Sluggish cognitive tempo in children and adolescents with higher functioning autism spectrum disorders: Social impairments and internalizing symptoms

Scandinavian Journal of Psychology - Tập 58 Số 5 - Trang 389-399 - 2017
Outi Reinvall1,2, Teija Kujala3, A Voutilainen2, Anu‐Liisa Moisio4, Pekka Lahti‐Nuuttila1, Marja Laasonen5,1,6
1Department of Psychology and Logopedics, Faculty of Medicine, University of Helsinki, Finland
2Pediatric Neurology University of Helsinki and Helsinki University Hospital Helsinki Finland
3Cognitive Brain Research Unit (CBRU), Department of Psychology and Logopedics Faculty of Medicine University of Helsinki Finland
4Department of Child Psychiatry University of Helsinki and Helsinki University Hospital Helsinki Finland
5Department of Phoniatrics University of Helsinki and Helsinki University Hospital Helsinki Finland
6Department of Speech-Language Pathology Psychology University of Turku Turku Finland

Tóm tắt

Sluggish cognitive tempo (SCT) was introduced in 1980s in the field of attention deficit hyperactivity disorder (ADHD).
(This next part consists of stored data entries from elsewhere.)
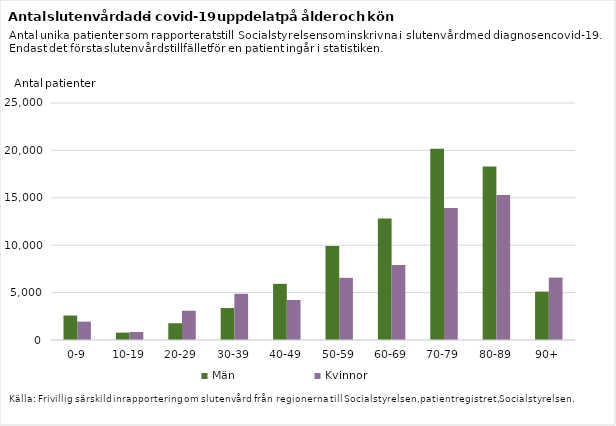
| Category | Män | Kvinnor |
|---|---|---|
| 0-9 | 2581 | 1936 |
| 10-19 | 777 | 842 |
| 20-29 | 1768 | 3086 |
| 30-39 | 3372 | 4873 |
| 40-49 | 5925 | 4217 |
| 50-59 | 9924 | 6558 |
| 60-69 | 12822 | 7914 |
| 70-79 | 20163 | 13937 |
| 80-89 | 18305 | 15305 |
| 90+ | 5105 | 6580 |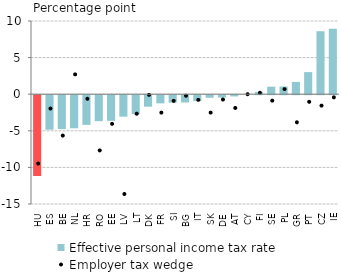
| Category | Effective personal income tax rate |
|---|---|
| HU | -11.035 |
| ES | -4.713 |
| BE | -4.629 |
| NL | -4.518 |
| HR | -4.05 |
| RO | -3.551 |
| EE | -3.5 |
| LV | -2.932 |
| LT | -2.592 |
| DK | -1.565 |
| FR | -1.114 |
| SI | -1.02 |
| BG | -0.99 |
| IT | -0.801 |
| SK | -0.348 |
| DE | -0.325 |
| AT | -0.165 |
| CY | 0 |
| FI | 0.315 |
| SE | 1.022 |
| PL | 1.049 |
| GR | 1.678 |
| PT | 3.018 |
| CZ | 8.605 |
| IE | 8.942 |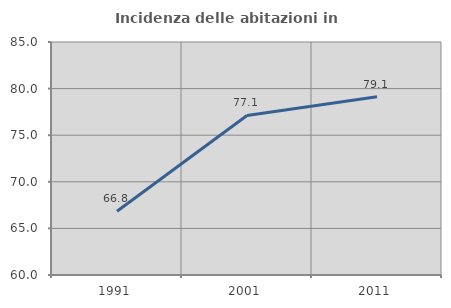
| Category | Incidenza delle abitazioni in proprietà  |
|---|---|
| 1991.0 | 66.834 |
| 2001.0 | 77.119 |
| 2011.0 | 79.124 |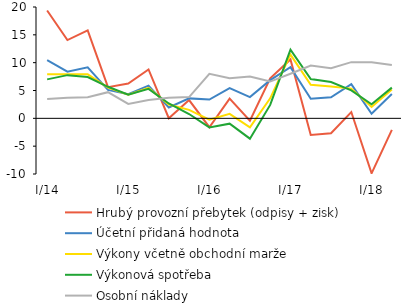
| Category | Hrubý provozní přebytek (odpisy + zisk)   | Účetní přidaná hodnota | Výkony včetně obchodní marže | Výkonová spotřeba | Osobní náklady |
|---|---|---|---|---|---|
|  I/14 | 19.377 | 10.443 | 7.927 | 6.996 | 3.489 |
| II | 14.056 | 8.377 | 7.929 | 7.759 | 3.715 |
| III | 15.807 | 9.164 | 7.897 | 7.423 | 3.778 |
| IV | 5.608 | 5.099 | 5.518 | 5.667 | 4.703 |
|  I/15 | 6.258 | 4.33 | 4.267 | 4.242 | 2.6 |
|  II | 8.779 | 5.885 | 5.463 | 5.302 | 3.274 |
| III | 0.02 | 1.943 | 2.472 | 2.674 | 3.683 |
| IV | 3.287 | 3.585 | 1.515 | 0.78 | 3.819 |
|  I/16 | -1.596 | 3.373 | -0.248 | -1.632 | 7.994 |
| II | 3.541 | 5.412 | 0.805 | -0.957 | 7.192 |
| III | -0.43 | 3.809 | -1.61 | -3.654 | 7.507 |
| IV | 7.176 | 6.856 | 3.599 | 2.411 | 6.605 |
|  I/17 | 10.577 | 9.191 | 11.446 | 12.351 | 8.017 |
| II | -2.998 | 3.514 | 6.043 | 7.072 | 9.495 |
| III | -2.678 | 3.78 | 5.728 | 6.519 | 9 |
| IV | 1.133 | 6.149 | 5.336 | 5.027 | 10.09 |
|  I/18 | -9.879 | 0.811 | 2.053 | 2.538 | 10.082 |
| II | -2.066 | 4.367 | 5.192 | 5.516 | 9.601 |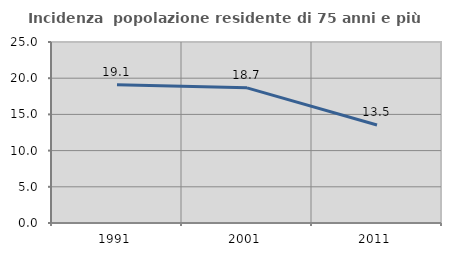
| Category | Incidenza  popolazione residente di 75 anni e più |
|---|---|
| 1991.0 | 19.091 |
| 2001.0 | 18.667 |
| 2011.0 | 13.544 |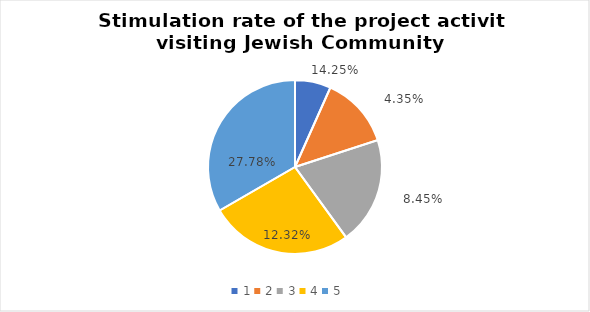
| Category | Series 0 | Series 1 |
|---|---|---|
| 0 | 1 | 0.143 |
| 1 | 2 | 0.043 |
| 2 | 3 | 0.085 |
| 3 | 4 | 0.123 |
| 4 | 5 | 0.278 |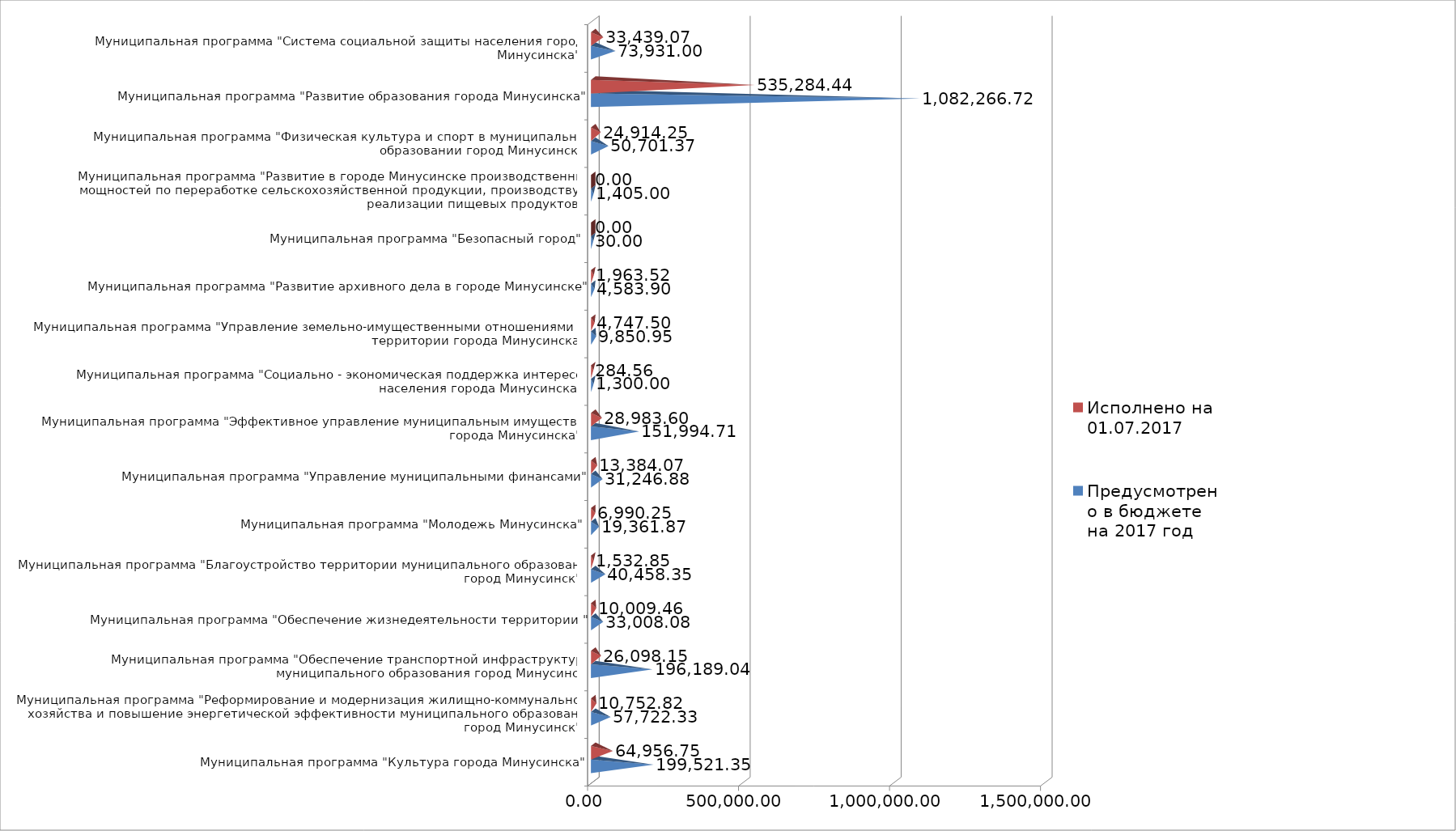
| Category | Предусмотрено в бюджете на 2017 год | Исполнено на 01.07.2017 |
|---|---|---|
| Муниципальная программа "Культура города Минусинска" | 199521.35 | 64956.75 |
| Муниципальная программа "Реформирование и модернизация жилищно-коммунального хозяйства и повышение энергетической эффективности муниципального образования город Минусинск" | 57722.33 | 10752.82 |
| Муниципальная программа "Обеспечение транспортной инфраструктуры муниципального образования город Минусинск | 196189.04 | 26098.15 |
| Муниципальная программа "Обеспечение жизнедеятельности территории " | 33008.08 | 10009.46 |
| Муниципальная программа "Благоустройство территории муниципального образования город Минусинск" | 40458.35 | 1532.85 |
| Муниципальная программа "Молодежь Минусинска" | 19361.87 | 6990.25 |
| Муниципальная программа "Управление муниципальными финансами" | 31246.88 | 13384.07 |
| Муниципальная программа "Эффективное управление муниципальным имуществом города Минусинска" | 151994.71 | 28983.6 |
| Муниципальная программа "Социально - экономическая поддержка интересов населения города Минусинска" | 1300 | 284.56 |
| Муниципальная программа "Управление земельно-имущественными отношениями на территории города Минусинска" | 9850.95 | 4747.5 |
| Муниципальная программа "Развитие архивного дела в городе Минусинске" | 4583.9 | 1963.52 |
| Муниципальная программа "Безопасный город" | 30 | 0 |
| Муниципальная программа "Развитие в городе Минусинске производственных мощностей по переработке сельскохозяйственной продукции, производству и реализации пищевых продуктов" | 1405 | 0 |
| Муниципальная программа "Физическая культура и спорт в муниципальном образовании город Минусинск" | 50701.37 | 24914.25 |
| Муниципальная программа "Развитие образования города Минусинска" | 1082266.72 | 535284.44 |
| Муниципальная программа "Система социальной защиты населения города Минусинска" | 73931 | 33439.07 |

Studies indicate that symptoms of SCT are separate from symptoms of ADHD and independently associated with multiple domains of functioning in clinical groups and in typical development. We assessed whether similar pattern would apply to higher functioning autism spectrum disorders (ASD). Children with higher functioning ASD (N = 55; 5−15 years) were divided into the ASD+High SCT (n = 17), the ASD+Medium SCT (n = 18) and the ASD+Low SCT (n = 20) groups based on parent‐rated daydreaming and slowness on the Five to Fifteen questionnaire (FTF). The groups were compared on SCT‐related impairments found in previous studies: social skills, academic functioning, psychiatric symptoms, and processing speed. Assessment methods were the FTF, the Development and Well‐Being Assessment, and the Coding subtest of the WISCIII. The ADHD symptoms were statistically controlled due to the overlap between SCT and ADHD. The ASD+High SCT and ASD+Medium SCT groups were significantly more likely to have the most pronounced social impairments, and the ASD+High SCT group had significantly higher rate of internalizing disorders compared to the ASD+Low SCT group. Our results suggest that children with higher functioning ASD and high or medium levels of SCT symptoms could be at higher risk for psychosocial impairments than children with higher functioning ASD with low levels of SCT symptoms. Co‐occurring ADHD symptoms do not explain the finding. Recognizing SCT symptoms in higher functioning ASD would be important to targeting preventive support.